[Instructions to follow] The records below hold a stretch from the line with "organism: Zebrafish" through the line with "sample: Cilia; mouse epididymis"; return exactly those lines, ends included, and nothing more.

======

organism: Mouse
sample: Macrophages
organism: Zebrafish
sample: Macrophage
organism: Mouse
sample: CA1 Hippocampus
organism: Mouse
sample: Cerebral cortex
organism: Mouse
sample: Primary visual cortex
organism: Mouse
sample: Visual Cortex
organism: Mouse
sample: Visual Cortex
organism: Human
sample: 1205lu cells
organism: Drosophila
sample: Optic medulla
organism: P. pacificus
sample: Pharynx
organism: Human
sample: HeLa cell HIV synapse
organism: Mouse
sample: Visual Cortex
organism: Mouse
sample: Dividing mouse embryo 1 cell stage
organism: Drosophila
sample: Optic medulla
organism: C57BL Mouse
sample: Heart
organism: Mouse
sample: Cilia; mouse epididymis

======

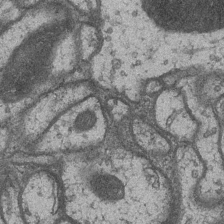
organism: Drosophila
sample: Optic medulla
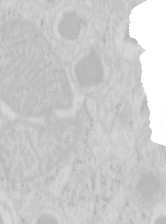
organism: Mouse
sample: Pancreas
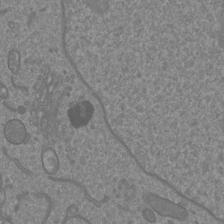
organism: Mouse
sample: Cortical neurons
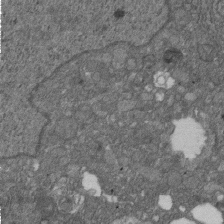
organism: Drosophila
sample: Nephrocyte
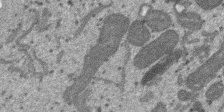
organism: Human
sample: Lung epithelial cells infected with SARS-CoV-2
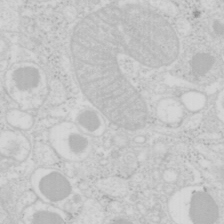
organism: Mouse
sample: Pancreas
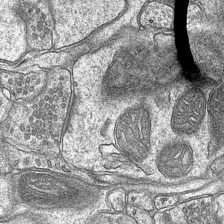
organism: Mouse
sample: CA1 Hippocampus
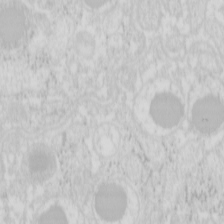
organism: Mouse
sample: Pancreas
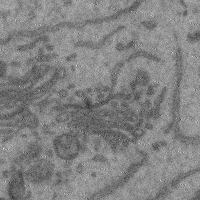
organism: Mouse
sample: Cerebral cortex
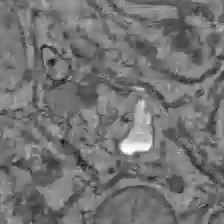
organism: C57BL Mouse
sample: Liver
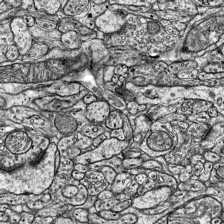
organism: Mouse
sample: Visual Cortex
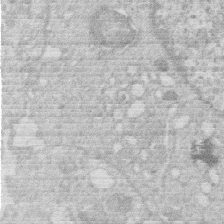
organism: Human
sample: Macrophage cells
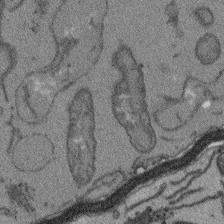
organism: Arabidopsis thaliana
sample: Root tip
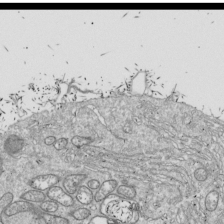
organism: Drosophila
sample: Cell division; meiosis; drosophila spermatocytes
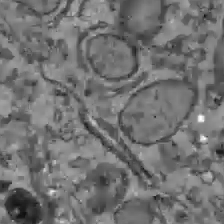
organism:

======

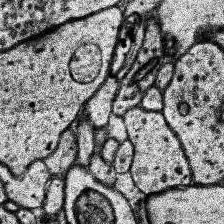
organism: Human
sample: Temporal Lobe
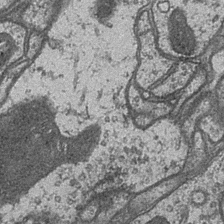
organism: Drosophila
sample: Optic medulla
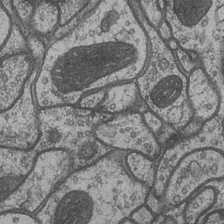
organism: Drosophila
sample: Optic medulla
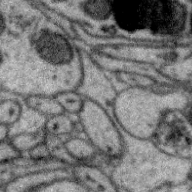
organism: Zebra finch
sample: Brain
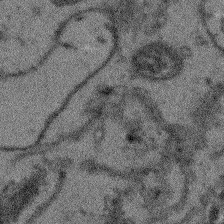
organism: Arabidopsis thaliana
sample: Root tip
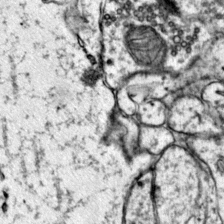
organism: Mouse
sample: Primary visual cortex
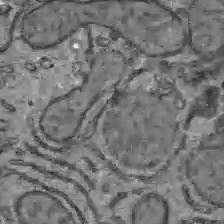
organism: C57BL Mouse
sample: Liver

======

[Reply]
organism: Zebrafish
sample: Macrophage
organism: Mouse
sample: CA1 Hippocampus
organism: Mouse
sample: Cerebral cortex
organism: Mouse
sample: Primary visual cortex
organism: Mouse
sample: Visual Cortex
organism: Mouse
sample: Visual Cortex
organism: Human
sample: 1205lu cells
organism: Drosophila
sample: Optic medulla
organism: P. pacificus
sample: Pharynx
organism: Human
sample: HeLa cell HIV synapse
organism: Mouse
sample: Visual Cortex
organism: Mouse
sample: Dividing mouse embryo 1 cell stage
organism: Drosophila
sample: Optic medulla
organism: C57BL Mouse
sample: Heart
organism: Mouse
sample: Cilia; mouse epididymis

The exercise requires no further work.